Bernard Metzler wrote:
I agree that the issue must get solved and its good that it has
been brought up again. I agree with Chien that the
solution should respect and interface to a single in kernel instance
maintaining host global TCP port space. iWARP is just another
protocol on top of TCP - like iSCSI. There is no good reason to
invent another TCP port maintainer per TCP user type trying to
synchonize with the kernel if the resource is host global and
already maintained by the kernel.
Since we are developing and already open sourced a full software
implementation (SoftiWARP) of RDMA, our view on the optimal solution
must be different. Like kernel iSCSI, we are running on top of regular
kernel sockets. With that, there is no point having a connection manager
blocking just the port we wanted to use for communication - SoftiWARP
uses kernel sockets for data communication.
Hey Bernard,
Has SoftiWARP been submitted upstream yet?
Therefore, I propose pushing back responsibility to the RDMA device driver,
where the actual connection setup is initiated (RNIC) or takes place
(software RMDA stack). I think, it is not the job of the RDMA connection
manager to maintain TCP port space at all. It should be up to the driver
to do the appropriate steps. Due to the lack of another interface, an
RNIC driver would create and bind a kernel socket to get hold of
the TCP port it is intending to use for offloaded communication,
while a software RDMA stack just goes forward doing communication on
that socket. For the future it might be a good idea to approach the
netdev folks kindly asking for a neat interface for just TCP port
maintainance without the need to create and bind an otherwise
useless socket.
I proposed this design in 2007. It was NAK'd. Read the tail end of this
email where I describe such a solution and indicate that Miller already
NAK'd it. Now we could try again with this solution, but unless we have
end users backing us and showing how much demand there is for this, it
won't fly IMO.
http://lkml.org/lkml/2007/8/15/174
Of course, the RNIC driver must restrict its activities to local
IP adresses on its cards (or, for SoftiWARP, to IP adresses of interfaces
it is bound to). For example, a wildcard listen must get translated
into a listen restricted to the interface(s) under local control.

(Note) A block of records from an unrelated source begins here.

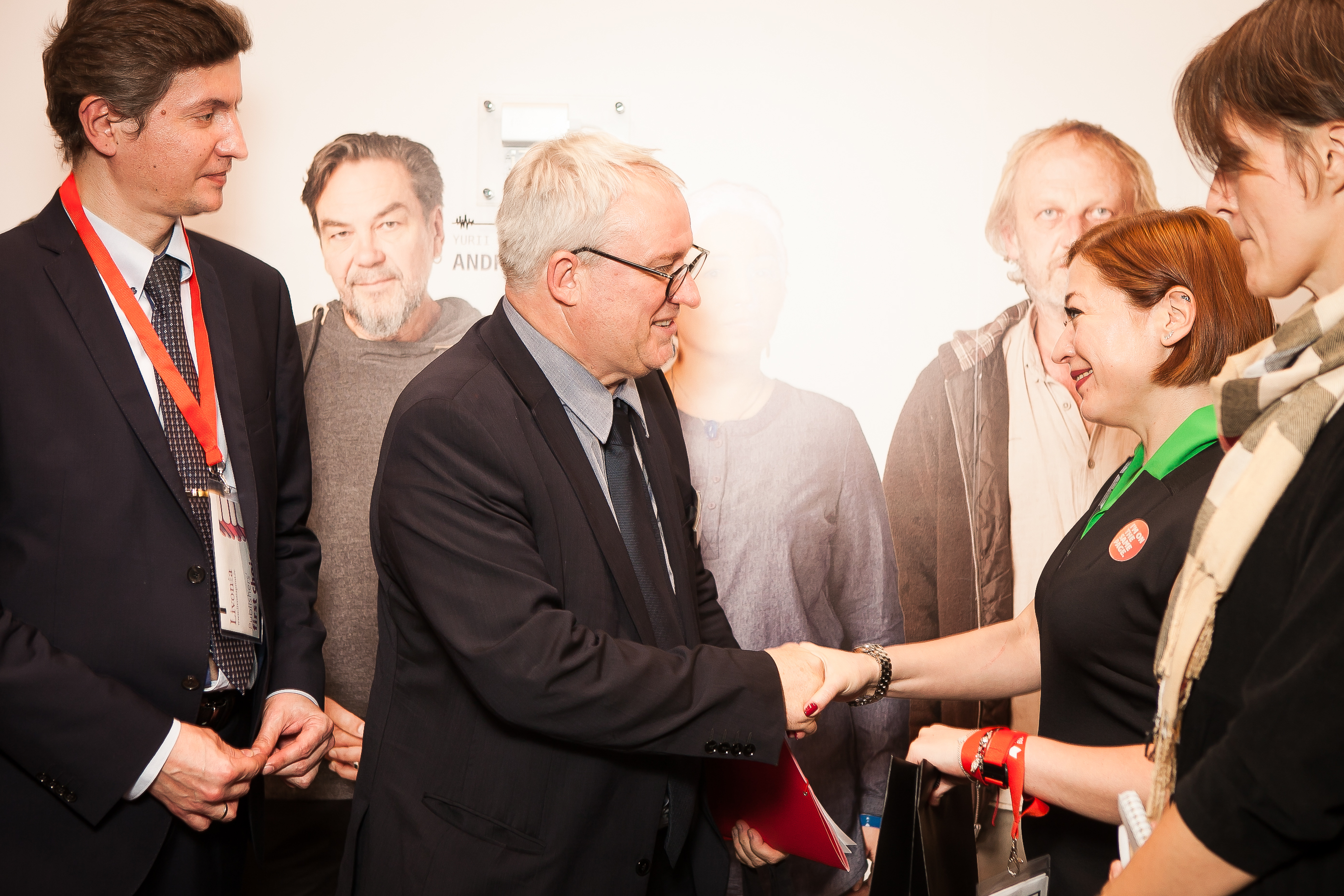 Віце-президент Франкфуртського книжкового ярмарку Тобіас Фосс на українському стенді
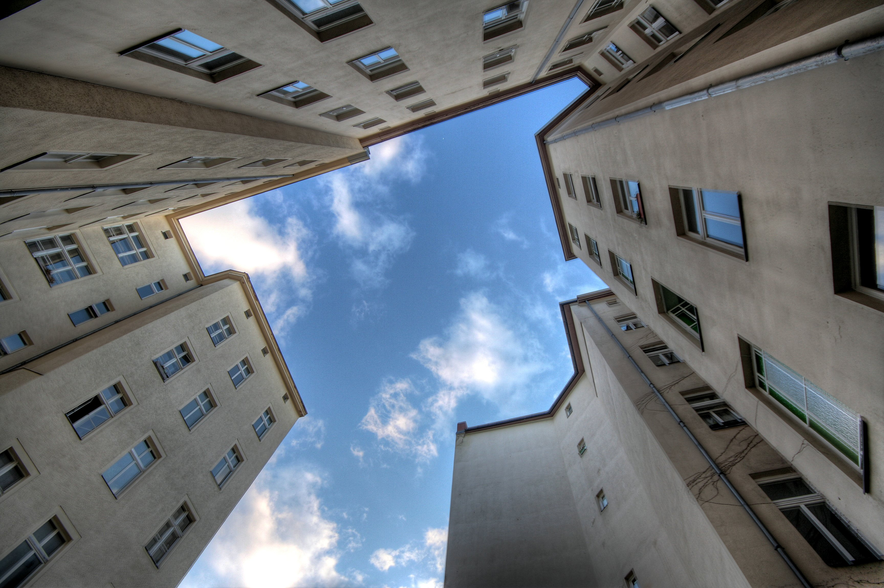 this is where I live. Bewusster Verstoß gegen die Figur-Grund-Beziehung ;-)
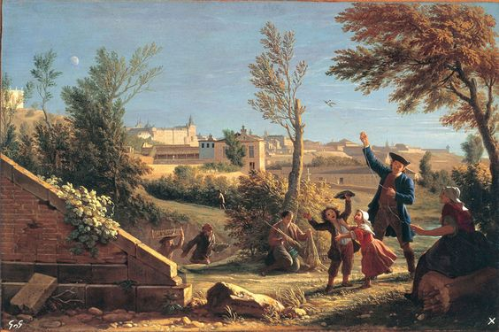 Vista de Madrid con vendedor de pájaros (1715-1730), de Michel-Ange Houasse. Patrimonio Nacional. Palacio de La Granja de San Ildefonso (La Granja, Segovia, España). En segundo plano puede verse el Palacio de la Florida y, al fondo, el Real Alcázar de Madrid, ambos edificios desaparecidos.
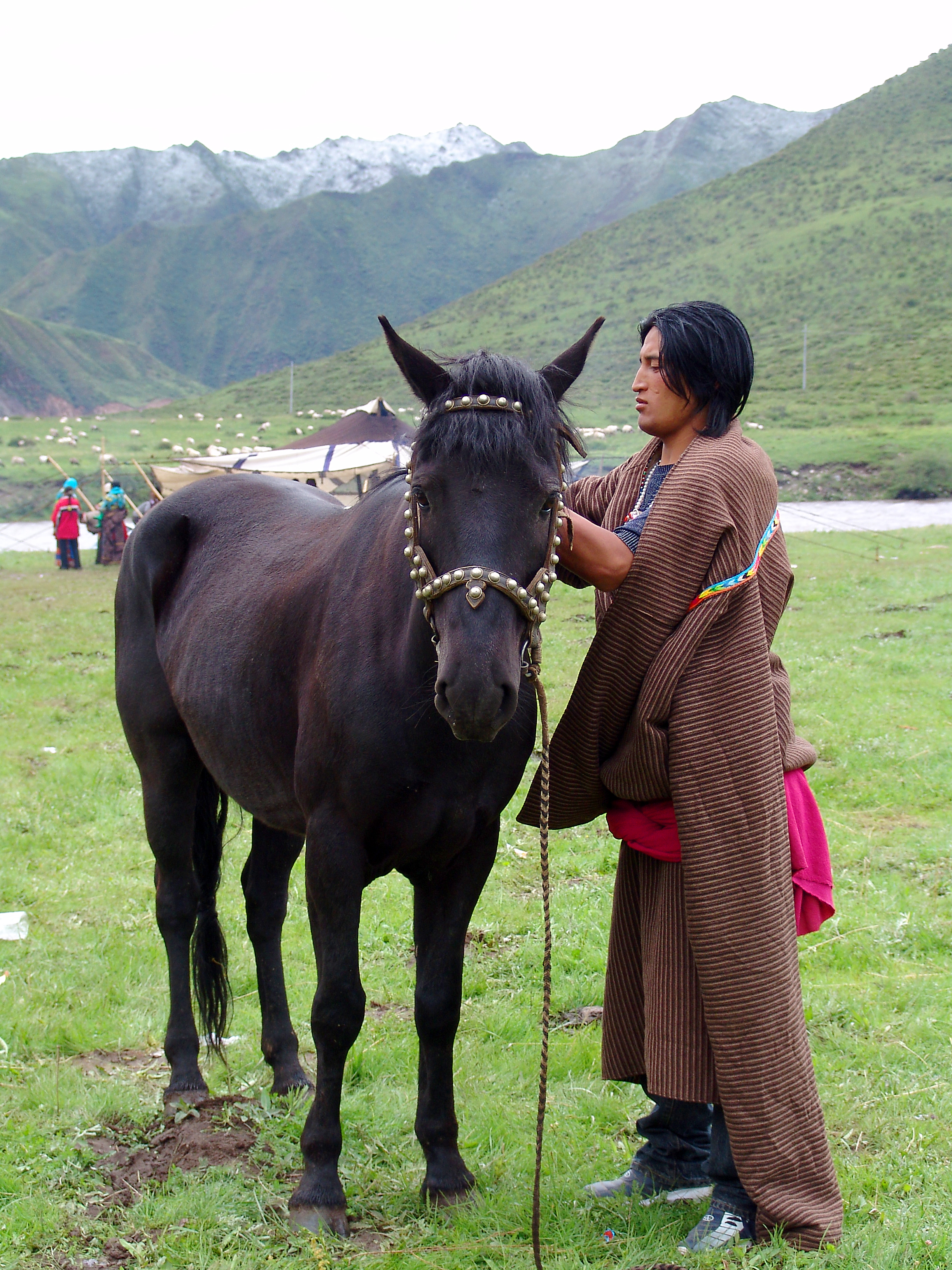 Un homme et son cheval dans la région de Gansu, en chine.
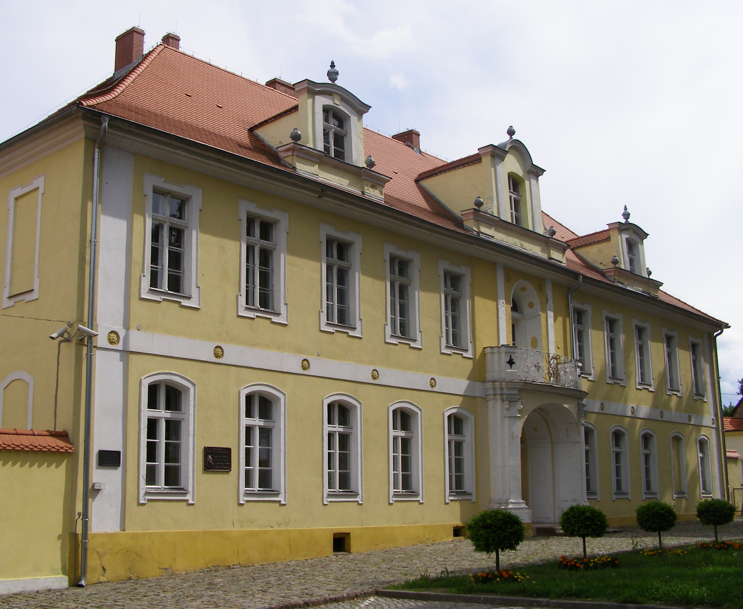 Drezdenko, pałac, ob. szkoła, XVIII
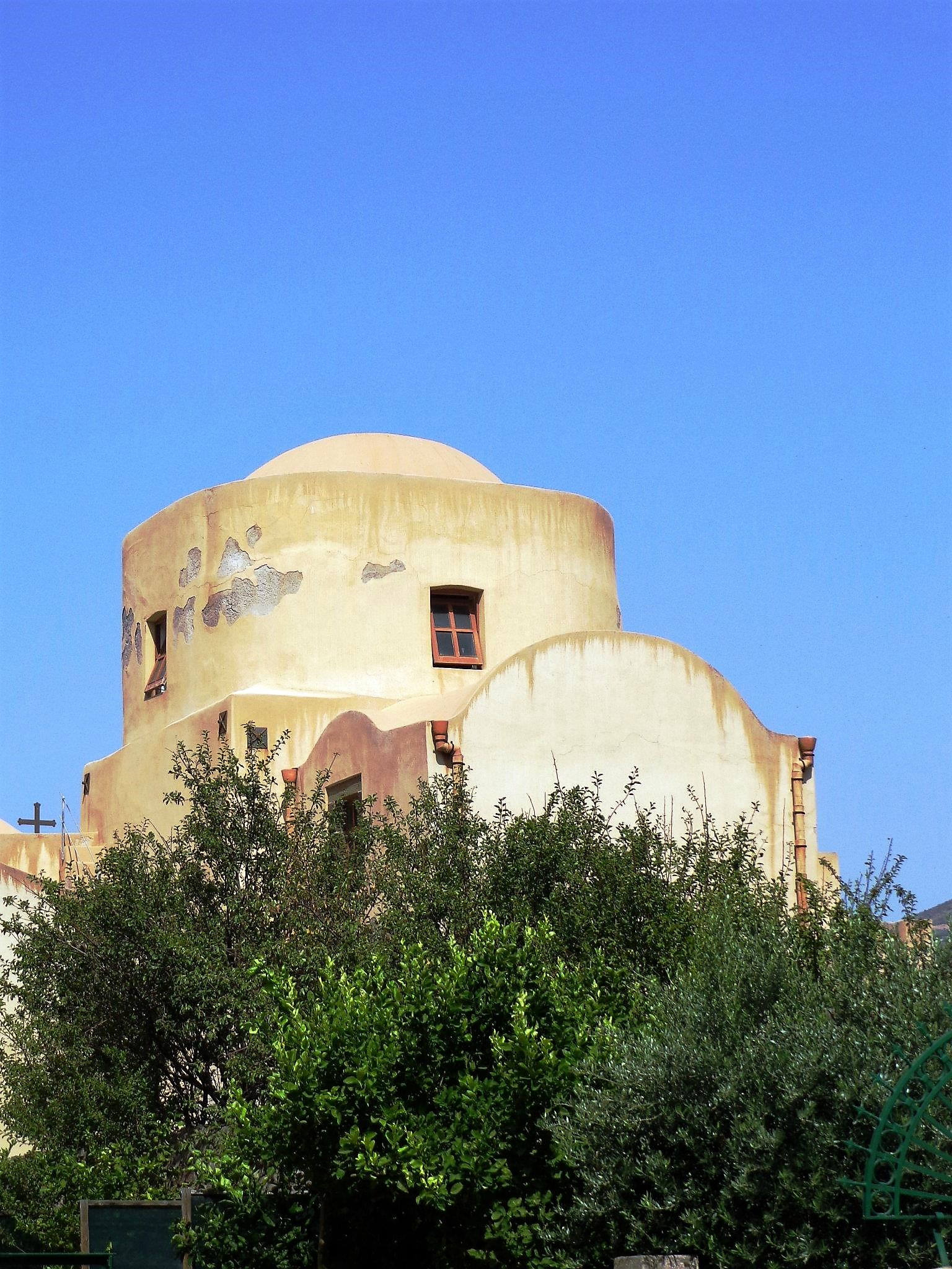 Chiesa della Madonna Addolorata. Foto presente su pagine web personali e sul profilo FB.
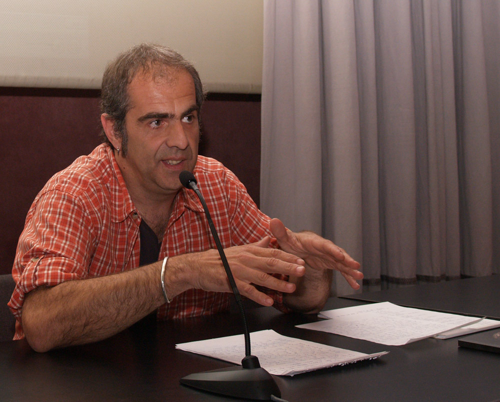 El fotógrafo vasco Txelu Angoitia durante una conferencia en la Sala Luis de Ajuría de Vitoria (Álava)
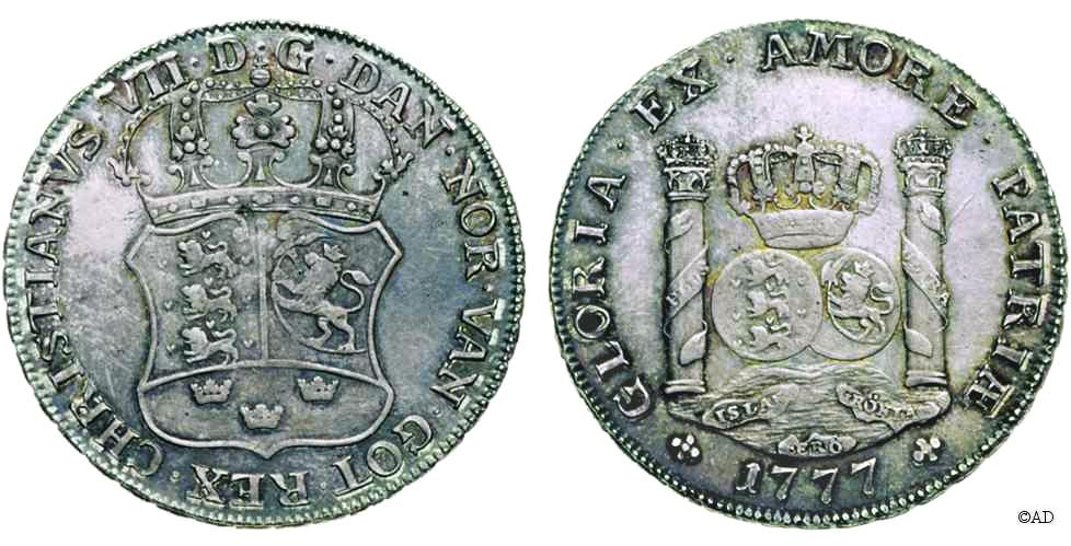 Norwegischer Piaster für den Ostindienhandel.
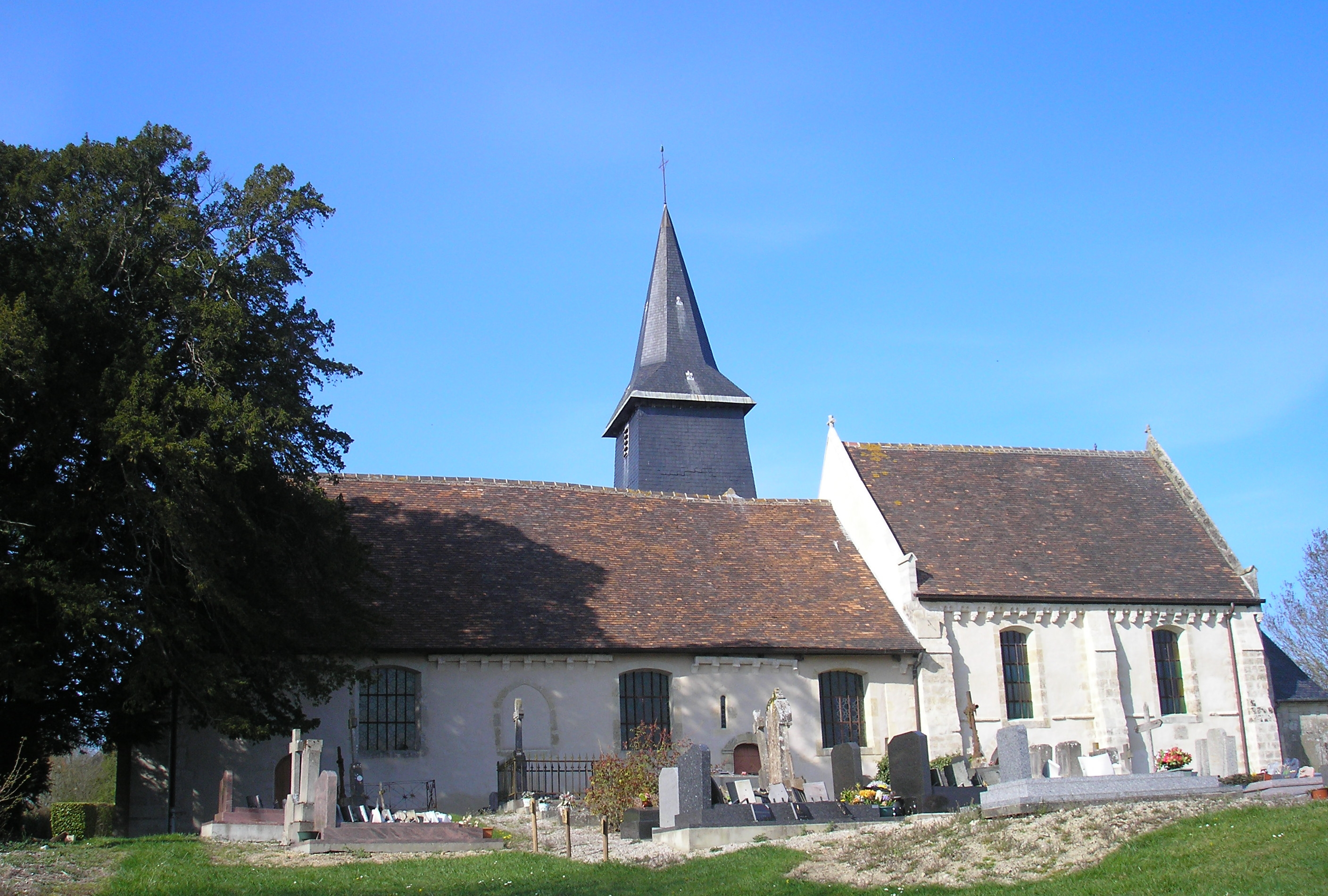 Douville-en-Auge (Normandie, France). L'église Saint-Blaise.
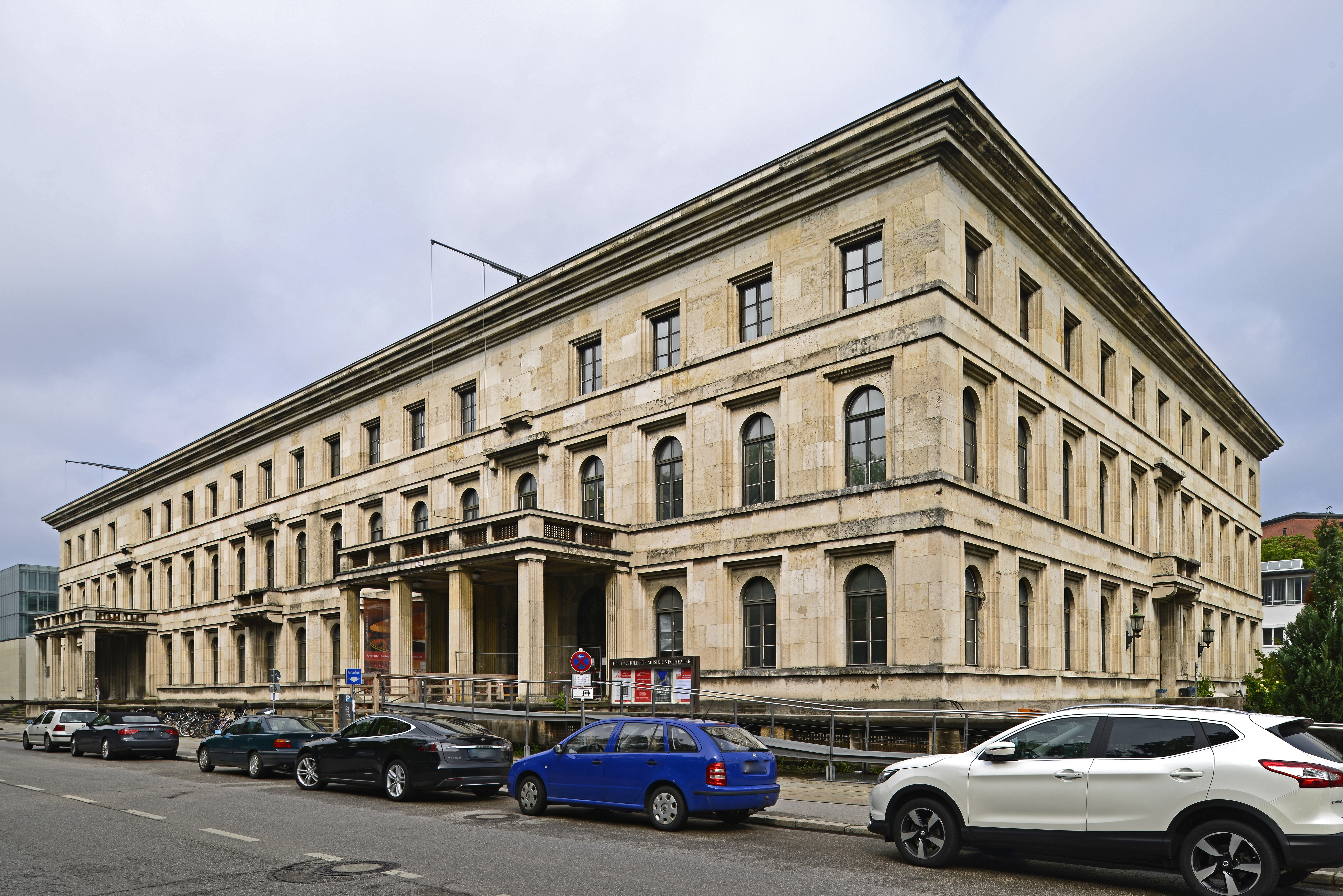 München, Fassadenansicht Arcisstraße 12.

I implemented and submitted this type of solution for cxgb3 in 2007 as
well.
http://lkml.org/lkml/2007/9/13/268
Roland didn't like it, I think, because it used well known tokens in the
interface name to designate iwarp ip addresses via ifconfig. Like
"eth0:iw1". So the solution really required the admin to setup these
iwarp-only subnets/interfaces. There was nothing that prevented non
iwarp traffic to arrive on these ip addresses other than admin policy. I
think that was another reason Roland didn't like this solution. Anyway,
you can peruse that thread and maybe its a starting point for some
"separate iwarp ipaddresses" solution....
Steve.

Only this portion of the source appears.